Outre-noir

Toujours pas guéri d'une sociopathie hautement justifiée, Pascal Bouaziz, leader de Mendelson, remet avec son compère Jean-Michel Pirès, le couvert de Bruit Noir. Qui coupe une nouvelle fois le monde en tranches pour en faire l'autopsie radicale, drôle et désespérée. Mais jamais tout à fait désespérante.


À la fin d'un disque de Pascal Bouaziz, flotte toujours dans l'air cette question qui est encore du Pascal Bouaziz, comme le silence d'après-Mozart est encore du Mozart : que va-t-il bien pouvoir faire après ça ? Jusqu'où va-t-il pouvoir aller maintenant qu'il a poussé les murs des ruines du rêve occidental dans des retranchements derniers qui sont autant de tranchées infranchissables ? On lui avait posé la question après Mendelson, disque somme sorti en 2013.
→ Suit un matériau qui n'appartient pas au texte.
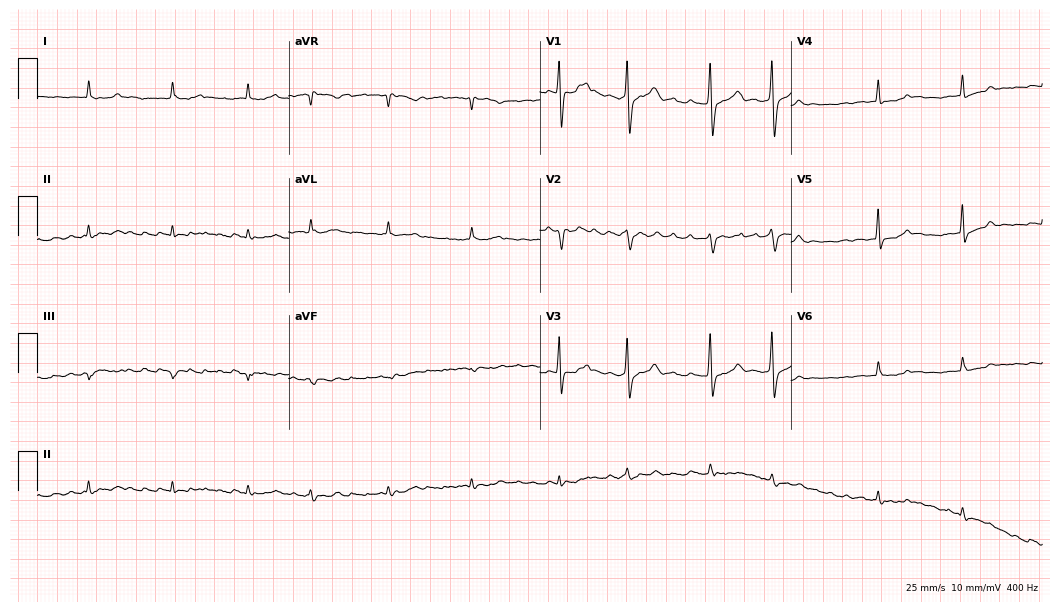
ECG (10.2-second recording at 400 Hz) — a 66-year-old male. Screened for six findings — first-degree AV block, right bundle branch block, left bundle branch block, sinus bradycardia, atrial fibrillation, sinus tachycardia — none is recorded. Only these six findings were labelled.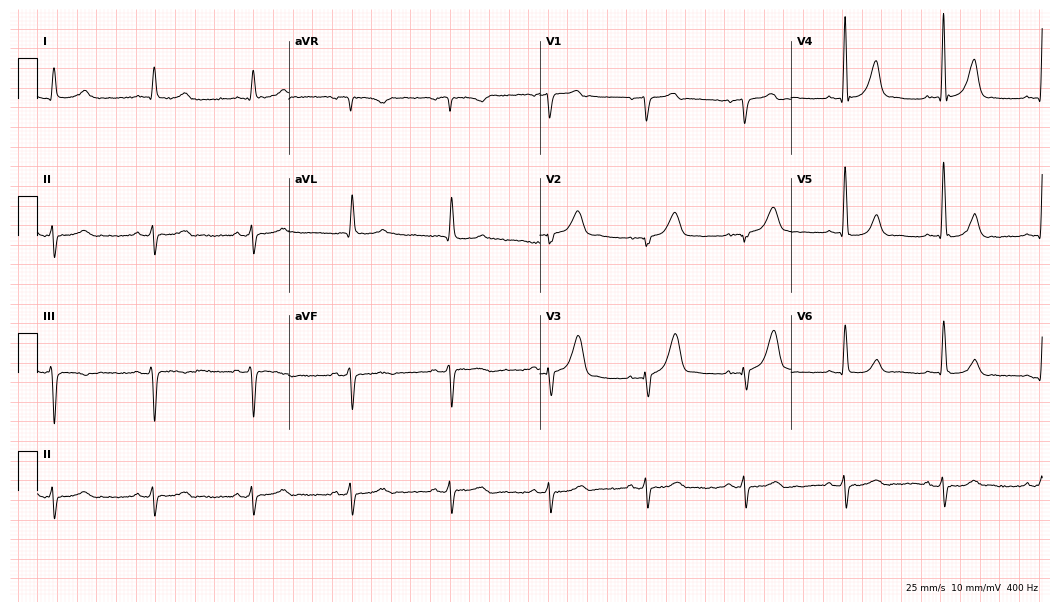
Electrocardiogram, an 84-year-old male. Of the six screened findings (first-degree AV block, right bundle branch block, left bundle branch block, sinus bradycardia, atrial fibrillation, sinus tachycardia), none is recorded.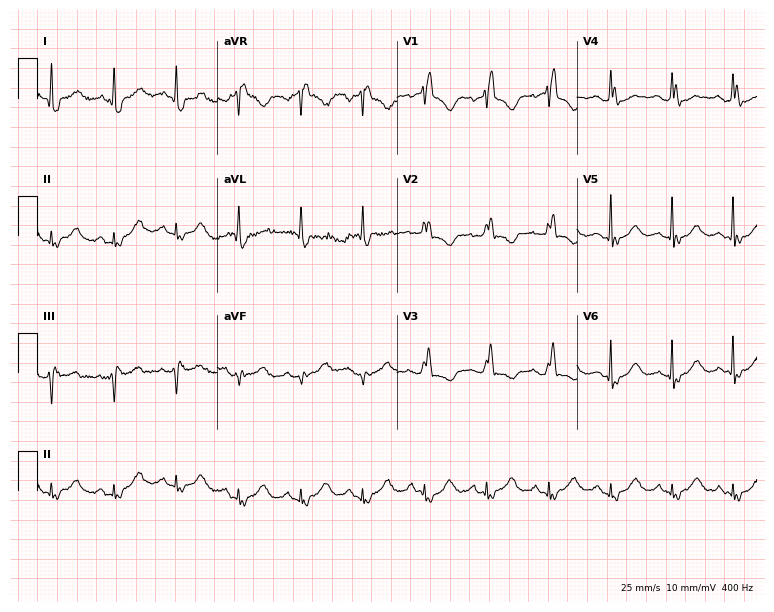
Resting 12-lead electrocardiogram (7.3-second recording at 400 Hz). Patient: a 55-year-old female. The tracing shows right bundle branch block (RBBB).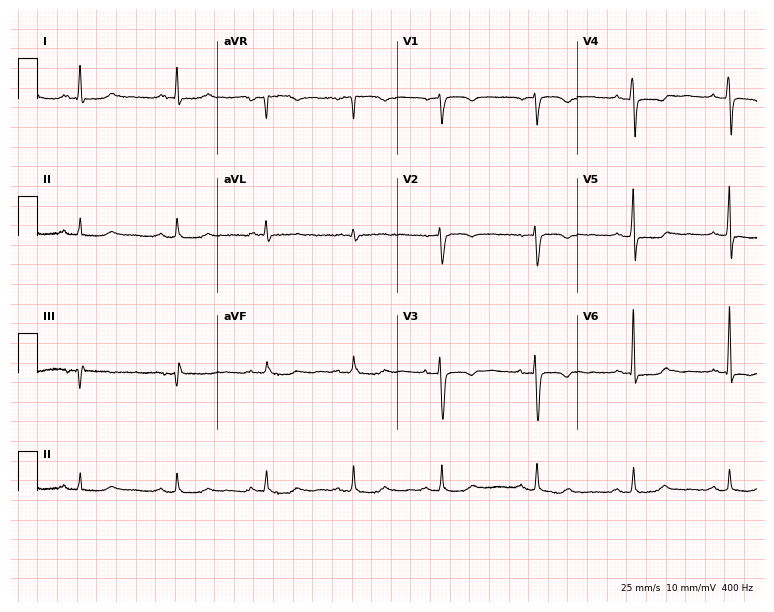
12-lead ECG from a 57-year-old woman. No first-degree AV block, right bundle branch block, left bundle branch block, sinus bradycardia, atrial fibrillation or sinus tachycardia recorded for this tracing. Other findings, if any, are not listed.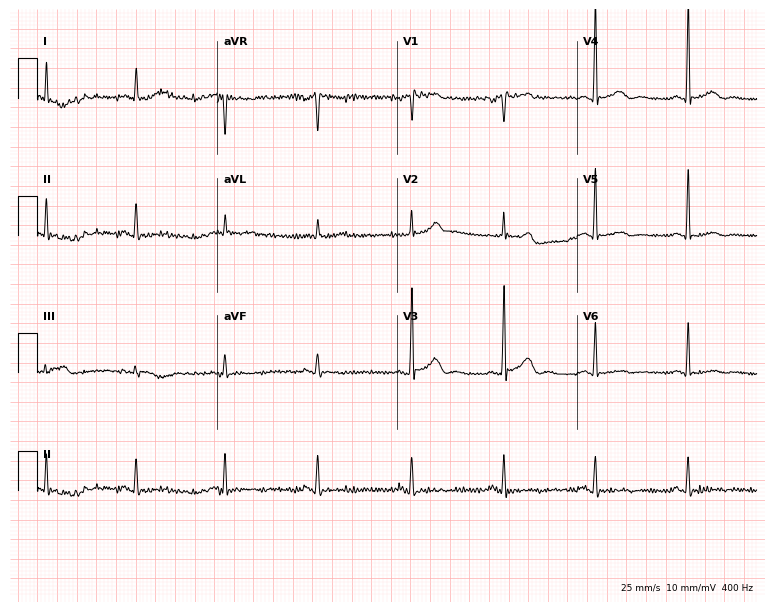
Electrocardiogram, a man, 58 years old. Of the six screened findings (first-degree AV block, right bundle branch block (RBBB), left bundle branch block (LBBB), sinus bradycardia, atrial fibrillation (AF), sinus tachycardia), none is recorded.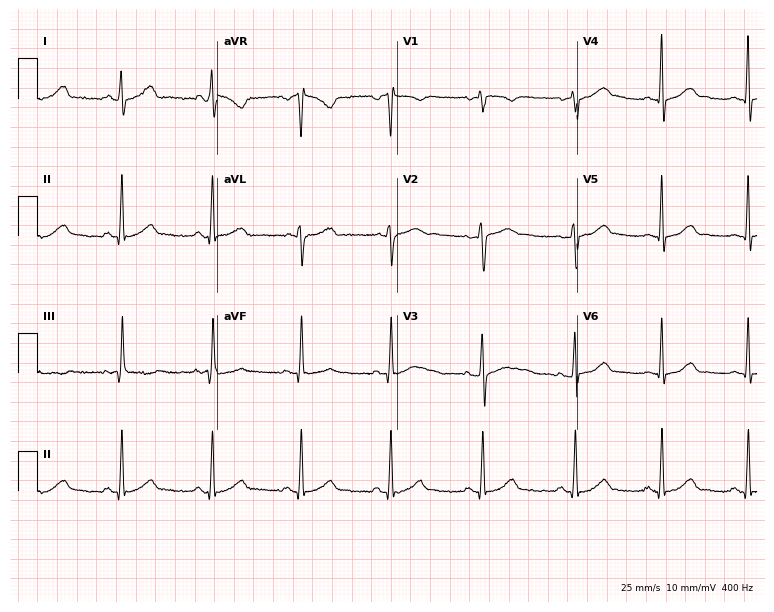
ECG — a female, 36 years old. Screened for six findings — first-degree AV block, right bundle branch block, left bundle branch block, sinus bradycardia, atrial fibrillation, sinus tachycardia — none is recorded. Findings outside these six are not listed.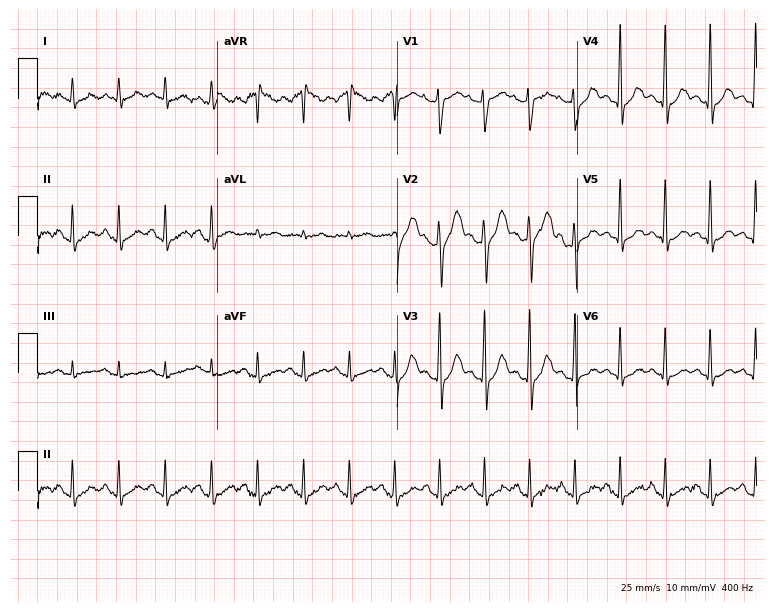
12-lead ECG from a male, 24 years old (7.3-second recording at 400 Hz). Shows sinus tachycardia (a sinus rate of 100 beats per minute or more).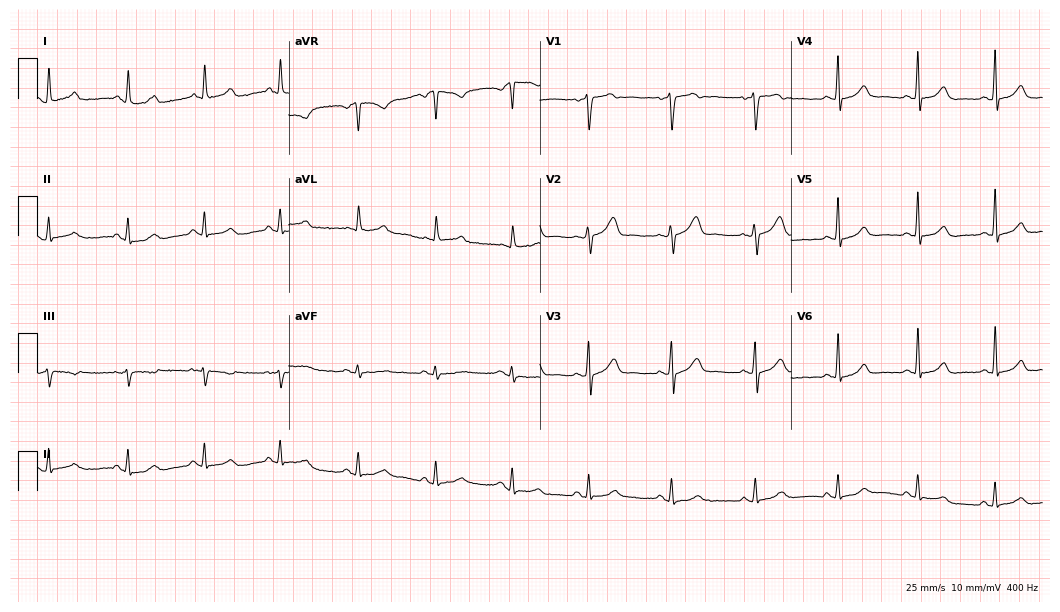
12-lead ECG from a male, 45 years old. Labelled as a normal ECG.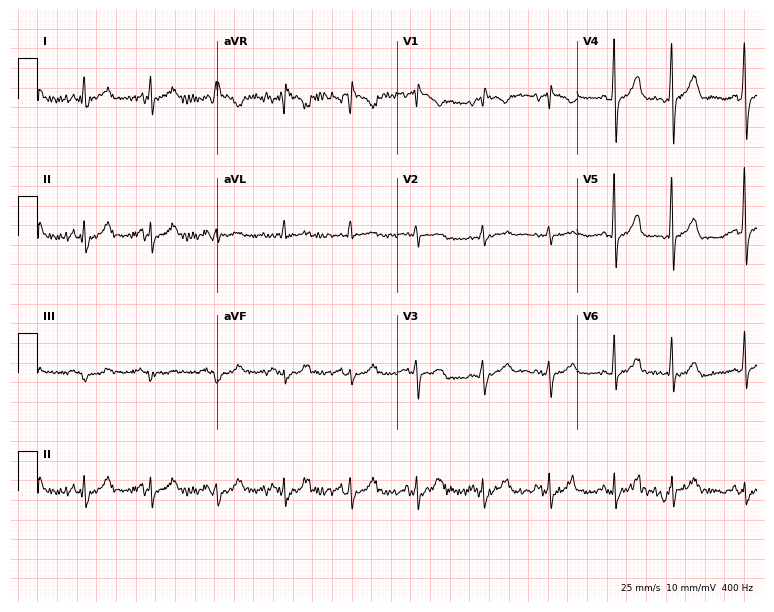
12-lead ECG from a 74-year-old female. Screened for six findings — first-degree AV block, right bundle branch block (RBBB), left bundle branch block (LBBB), sinus bradycardia, atrial fibrillation (AF), sinus tachycardia — none is recorded.

À cette question en suspens, Bouaziz avait répondu indirectement mais franchement – et en plusieurs temps – avec Bruit Noir I/III, projet mené avec et à l'initiative de "Mitch" Pirès (NLF3, The Married Monk), son album solo Haïkus et le Sciences Politiques de Mendelson, album de reprises et de prise à la gorge d'une réalité bonne à étrangler. Autant de projets menés de front – au sens propre – où la radicalité se faisait toujours plus tranchante à force de refus d'arrondir d'impossibles angles.

Un monde meilleur

Après ce I/III revendiqué « disque de papier crépon » sur le faux-single Le Succès, Bruit Noir crache « un nouvel album pour que dalle » comme on jette un pavé dans un trou noir. Noir comme le souvenir de 1967, noir comme l'horizon d'un monde qui se défait, noir comme le voile qui se pose sur l'avenir de L'europe, noir comme le constat d'une industrie musicale moribonde, noir comme ce sentiment d'être Des collabos d'un système qu'on vomit pourtant, noir surtout comme l'humour aux teintes Soulages que chique Bouaziz telle une boule tabac humectée de bile, coincée au fond de sa joue comme un abcès trop mûr.

Là dessus, Pirès déverse un suc sonore expérimental qui ronge tout sur son passage. Et II/III de foncer comme un métro rouillé, voyage au bout de la nuit, terminus désespoir. Sur la ligne on croise Plutarque et Pasolini, Jeanne Moreau et Daniel Darc chez Ed l'épicier, Hemingway et Daniel Balavoine, Tarkovski et Romy Schneider. On croise surtout des fantômes car « tout le monde est mort ». Comme est morte-née l'idée d'un monde dans lequel Bouaziz aurait eu du succès, qui « aurait forcément été un monde meilleur ».

De là, en plus du désir à la fois irrépressible et impossible de Partir, ne subsiste, comme le souvenir d'une douleur lancinante, que l'idée, assénée sur Les animaux sauvages, qu'« on peut peut-être encore repousser les limites ». Encore et toujours. Peut-être le seul moyen de se sentir encore vivant pour un homme qui chantait il y a plus de vingt ans : Je ne veux pas mourir. Et seule « Bonne nouvelle » - comme la station métro du même nom, annoncée en bout de ligne – de cet album malgré tout rassérénant.